When to implement: Supervoting stock should be implemented at formation. If the founders choose to adopt supervoting stock after formation, all then-current common stockholders will be entitled to receive supervoting stock, or must voluntarily elect to convert their supervoting stock into non-supervoting stock in exchange for something in return. This voluntary conversion may be difficult to accomplish and is, in any event, suboptimal from the founders’ standpoint.

2. Alternative: Supervoting at the Board Level

What it is: Supervoting at the board level means that the board seats held by the common stockholders get a multiple (e.g., 2-5 times) on their votes. As a result, the common director designated by the common stockholders will have control over major board actions, such as effecting M&A transactions or creating new classes of stock in future financings.

Additional considerations: Supervoting at the board level achieves a similar result as supervoting stock—the founders retain greater control—but it is less direct: The common holders control the board, but they don’t have greater control at the stockholder level. Importantly, board members owe fiduciary duties to the company stockholders that stockholders don’t. This means that the common directors voting at the board level could theoretically be forced to vote against their own interests as individual stockholders, if so doing would be in the best interests of the company. Notwithstanding that fact, supervoting at the board level ensures that founders will have substantial say in all major corporate decisions.

When to implement: A major advantage of supervoting at the board level is that founders don’t have to implement it at formation. Founders can choose to amend their charter after formation to implement board-level supervoting, for example, at the time of a financing when they add directors and lose numerical majority status on the board.

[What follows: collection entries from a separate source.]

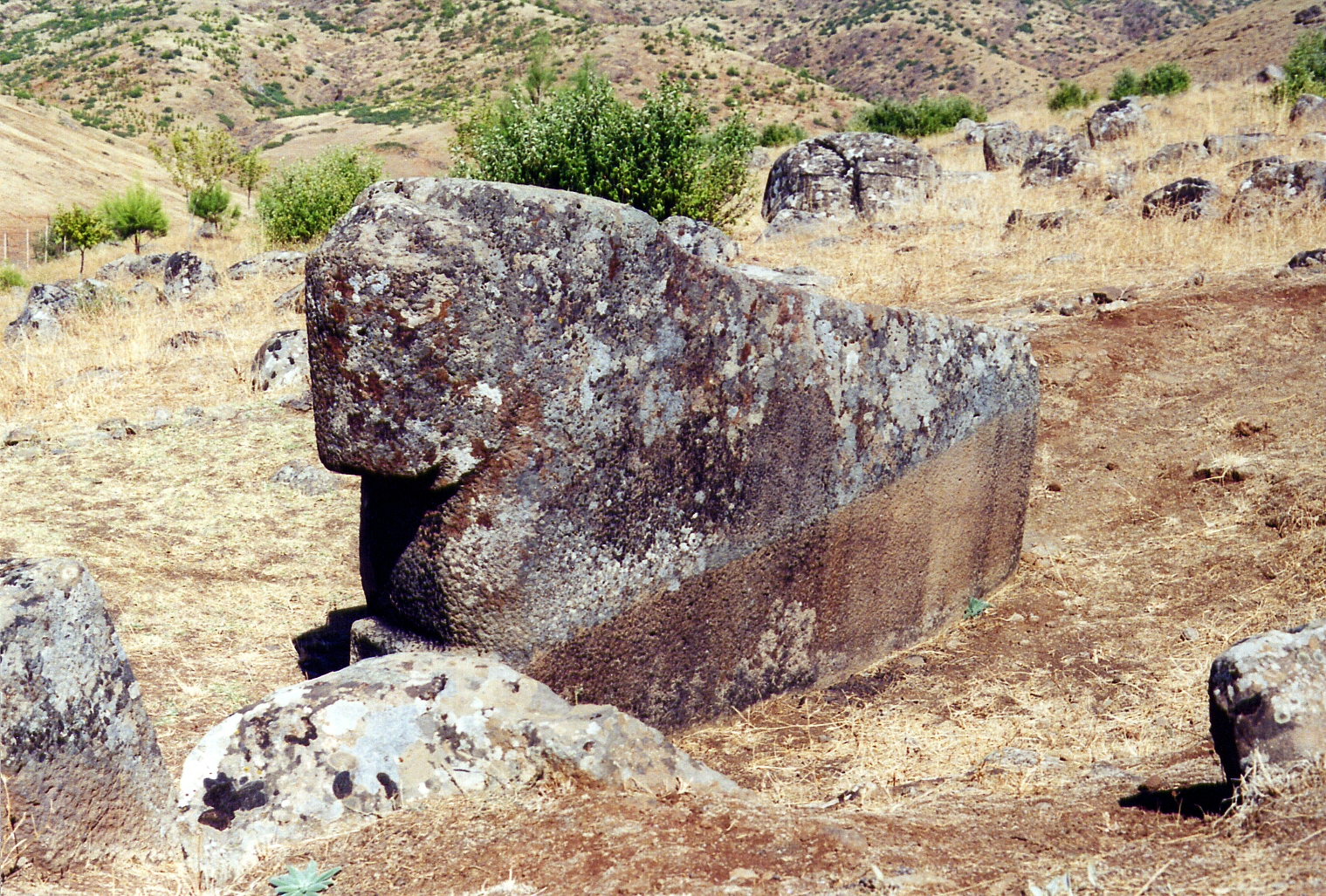 Yesemek, Hethitische Bildhauerwerkstatt, Südosttürkei, Torlöwe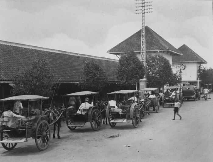 Foto. Bij de pasar van Wonokromo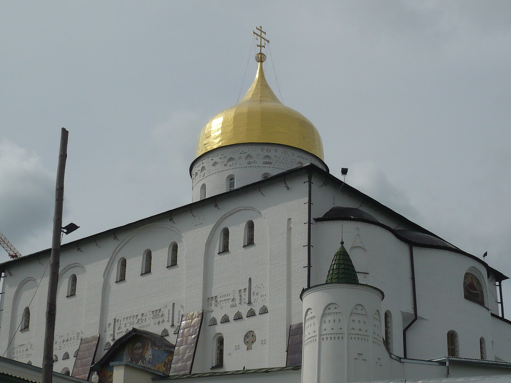 Ławra Poczajowska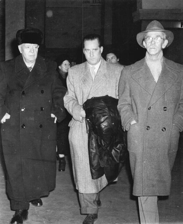 Zentralbild Weiß 22.3.1956 Der mexikanische Maler Diego Rivera kam nach Berlin Der mexikanische Maler Diego Rivera ist am 21.3.56 auf dem Berliner Ostbahnhof eingetroffen. Der mexikanische Gast wird in Berlin unter anderem seine Urkunde als korrespondierendes Mitglied der Akademie der Künste erhalten. UBz: Nach der Ankunft auf dem Ostbahnhof (vlnr) Diego Rivera, der Direktor der Akademie der Künste, Engel und der Vizepräsident der Akademie der Künste, Nationalpreisträger Prof. Otto Nagel.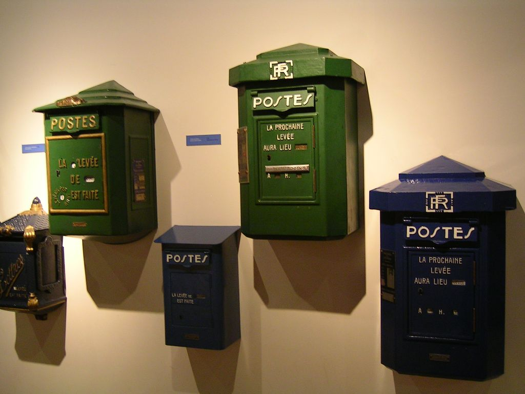 Anciennes boîtes aux lettres françaises Photo personnelle (own work) de Marianna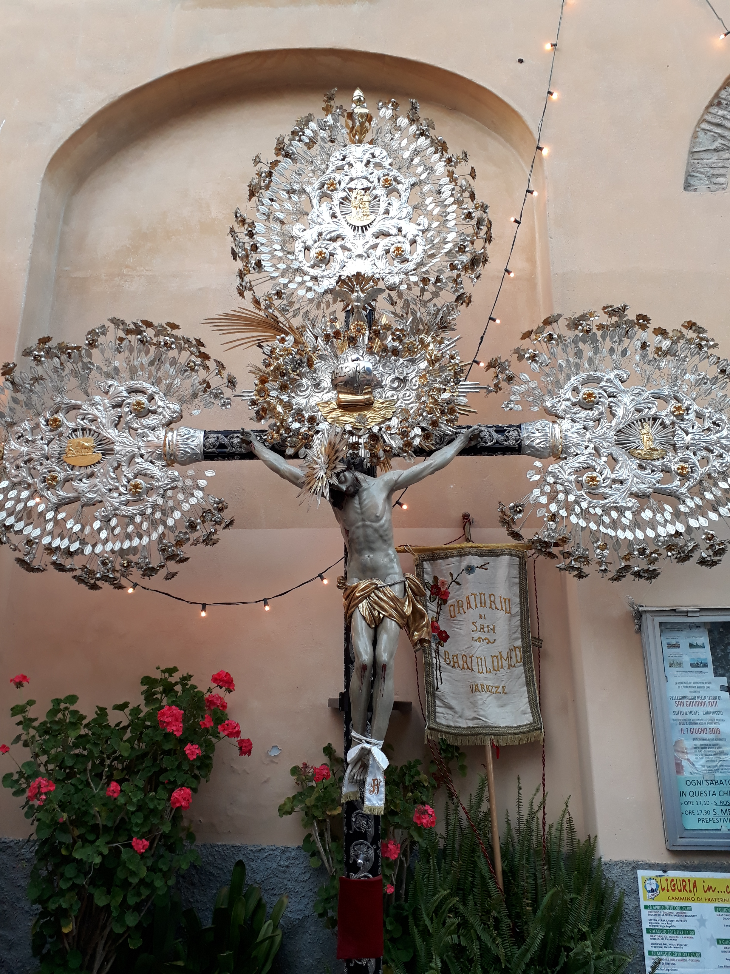 Cristo dell'Oratorio di San Bartolomeo esposto in occasione della processione di Maria Ausilitrice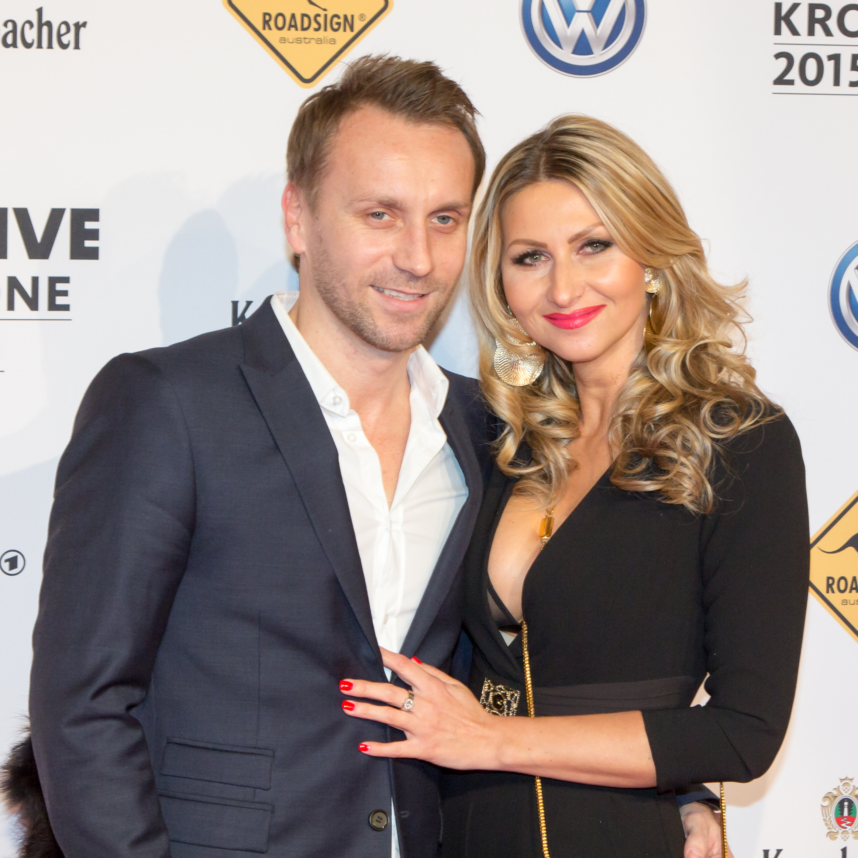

3. Early Liquidity: FF Preferred Stock

What it is: FF Preferred Stock is stock issued to founders that acts like common stock, except that it has a special conversion feature allowing it to be “cashed out” prior to acquisition or IPO, when founders would otherwise normally get liquidity. Here’s how it works: the company issues a portion (usually 10 to 33 percent) of a founder’s total equity as FF Preferred Stock. The FF Preferred’s conversion feature allows it to be exchanged into Preferred Stock in a future round of financing at the time, and at the price, at which that Preferred Stock is issued. Practically speaking, when a venture capitalist makes an investment in the company, the VC can buy FF Preferred from the founders as part of its total venture investment, and the FF Preferred will automatically convert into that series of Preferred Stock. The VC gets its preferred equity, and the Founder gets early partial liquidity. The FF Preferred model is also less dilutive to the founders than if the VC purchased all of its shares from the company.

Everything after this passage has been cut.